Genack, who heads the kashruth division of the Orthodox Union and is now serving as a finance committee member on Senator Hillary Rodham Clinton’s 2008 presidential campaign, told the Forward that Clinton had openly discussed his displeasure with Carter’s book at a New York luncheon for Hillary supporters, held in mid-November. According to Genack, Clinton said that he was at the Israeli-Palestinian negotiations “and this notion that this was Israel’s obstinacy and so on completely conflicted with the reality of the negotiations.”

“He was very uncomfortable with the book,” Genack said.

Both Carter and Clinton doggedly pursued Middle East peace deals during their presidencies and have cited their Baptist upbringings as inspiration for seeking reconciliation between Arabs and Jews. But their personal allegiances to slain leaders, and their experiences at the negotiating table, appear to have driven them to different conclusions about where to cast blame for the continuing conflict.

Carter, in describing the historic peace talks at Camp David that culminated in the groundbreaking Israeli-Egyptian peace deal, has portrayed the late former Egyptian president Anwar Sadat as a visionary and heroic statesman who gave his life for peace, and the late former Israeli prime minister Menachem Begin as a difficult interlocutor less prepared to transcend his past as an underground leader of Jewish nationalists.

In sharp contrast, Clinton developed a close personal relationship with Yitzhak Rabin before the Israeli prime minister was assassinated. Years later, after marathon talks at Camp David failed to produce an Israeli-Palestinian peace deal, Clinton blamed the stalemate on Yasser Arafat, essentially casting him as a guerilla leader unable to embrace the role of statesman.

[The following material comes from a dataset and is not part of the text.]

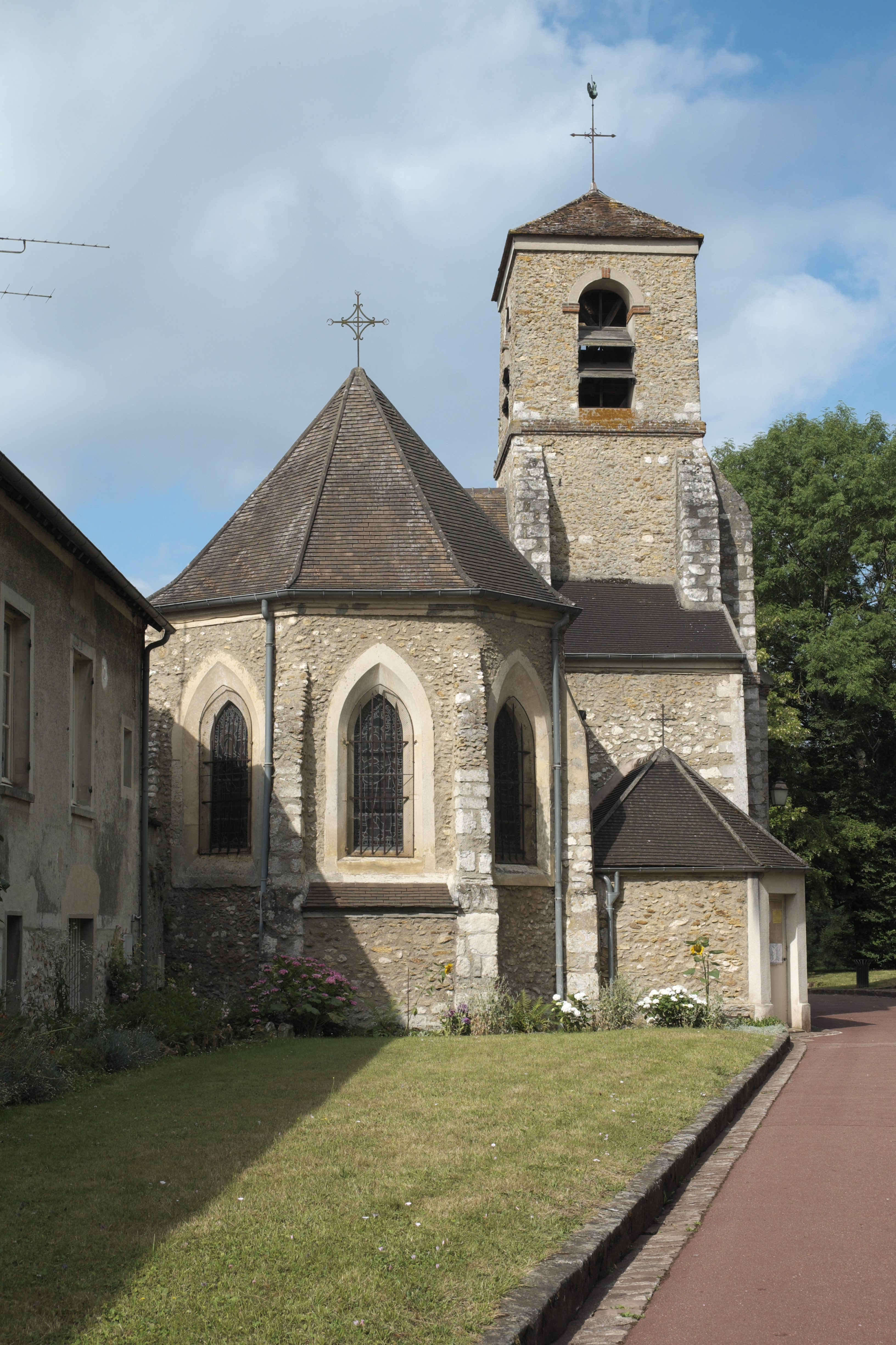 Katholische Kirche Saint-Pierre in Boussy-Saint-Antoine im Département Essonne (Île-de-France/Frankreich)

Independent of Middle East politics, some of the underlying tensions between Carter and Clinton go back decades.

In his 2004 autobiography, Clinton said that his failed 1980 bid for re-election as governor of Arkansas was damaged by the decision of President Carter to place 20,000 Cuban refugees at a military installation in the state, after some of the refugees had rioted and broken out of the facility as the National Guard looked on.

While Carter and Clinton have both pursued high-profile humanitarian causes as ex-presidents, and plan to participate in a gathering of progressive Baptists early next year, Clinton has often seemed much closer to former president George H.W. Bush, his partner in raising relief funds for the victims of Hurricane Katrina and those of the 2004 tsunami. Several political observers told the Forward that Carter’s outspoken political activism since leaving office has caused friction with Clinton and both Bushes.

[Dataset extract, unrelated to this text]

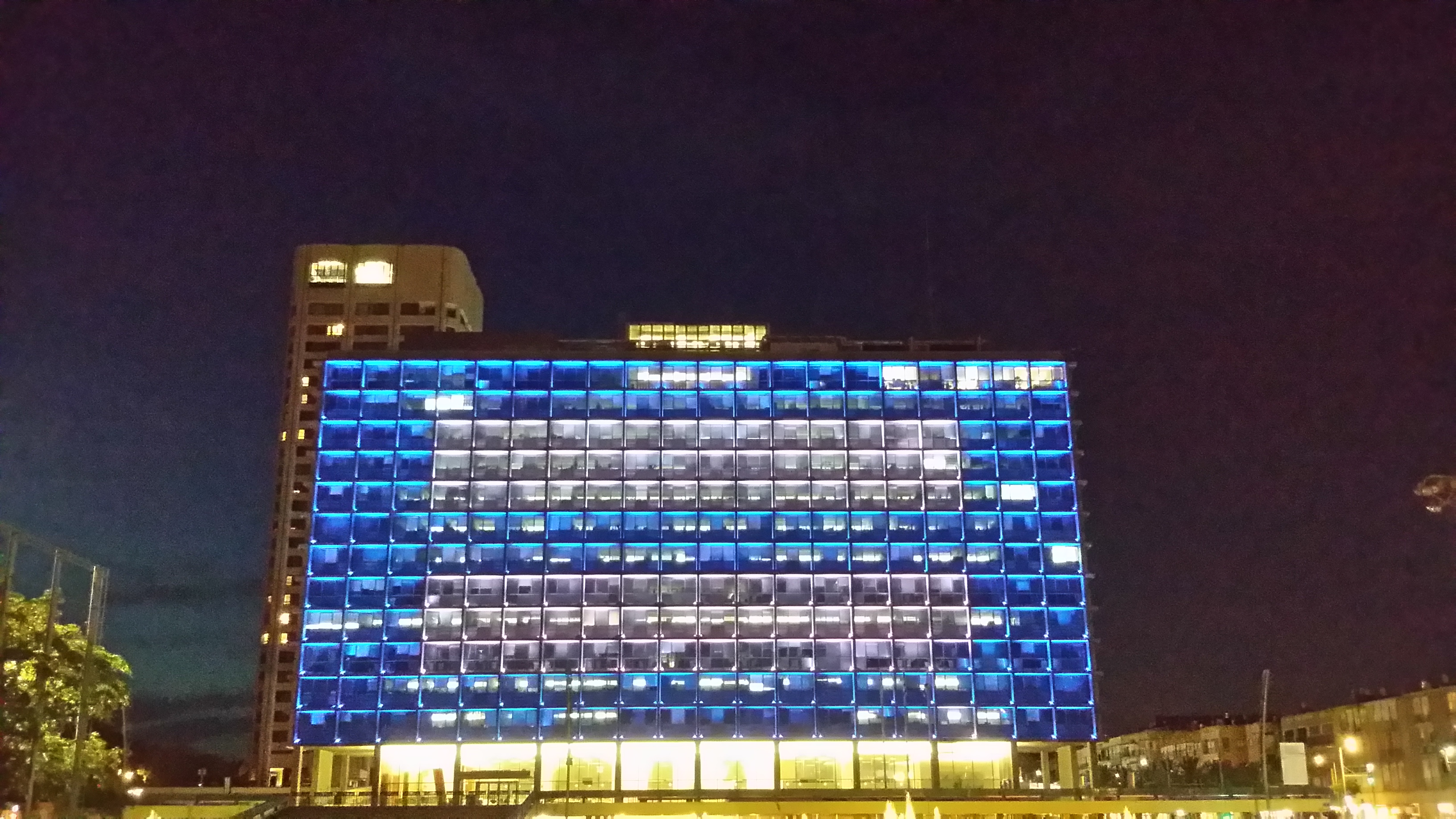 Мэрия Тель-Авива перед прайд-неделей (02.06.14)

“There is kind of this tradition that out of respect for the dignity of the office, presidents finish their terms and then sort of… let their successors have their own time at bat,” said Joshua Muravchik, a resident scholar of the right-leaning American Enterprise Institute who recently published an article in Commentary magazine that is critical of Carter’s conduct as an ex-president. “Every one of Carter’s successors, including Clinton, has resented his meddling.”

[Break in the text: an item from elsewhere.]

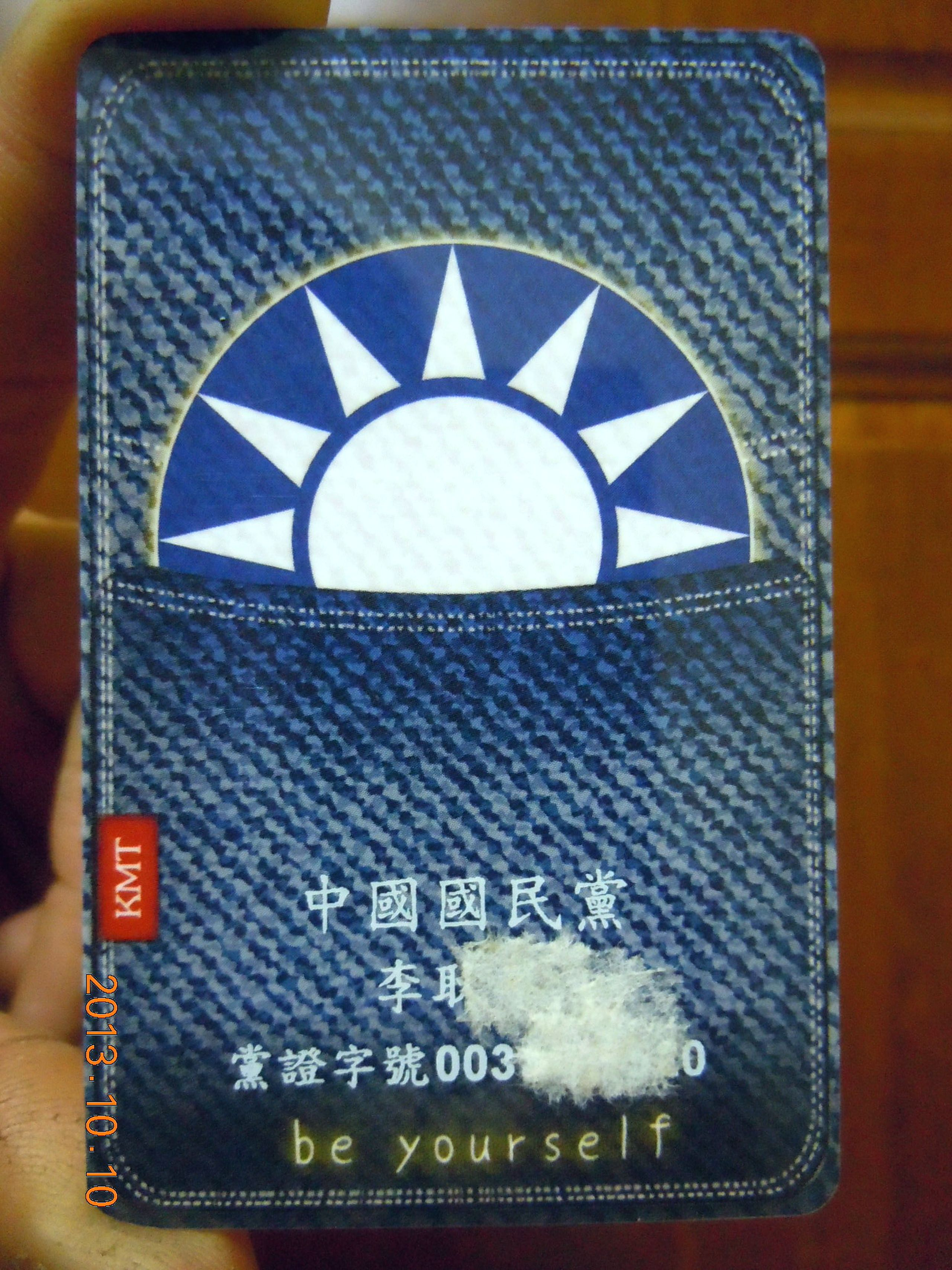 中國國民黨黨證卡的模樣（Free Card）。

Carter publicly opposed the use of force against Iraq in 1990 during the first Bush administration, and personally contacted United Nations member states to urge them not to support the American request for U.N. authorization of military action. In 1994, Carter successfully lobbied President Clinton to allow him to serve as an envoy to North Korea.

Rabinowitz suspects that his former boss decided to break with his “decades-long” approach of avoiding public criticism of Carter because “it all just got to be a bit too much.”

“This wasn’t one misstatement by Carter,” Rabinowitz said. “Needless to say, Carter didn’t let go.”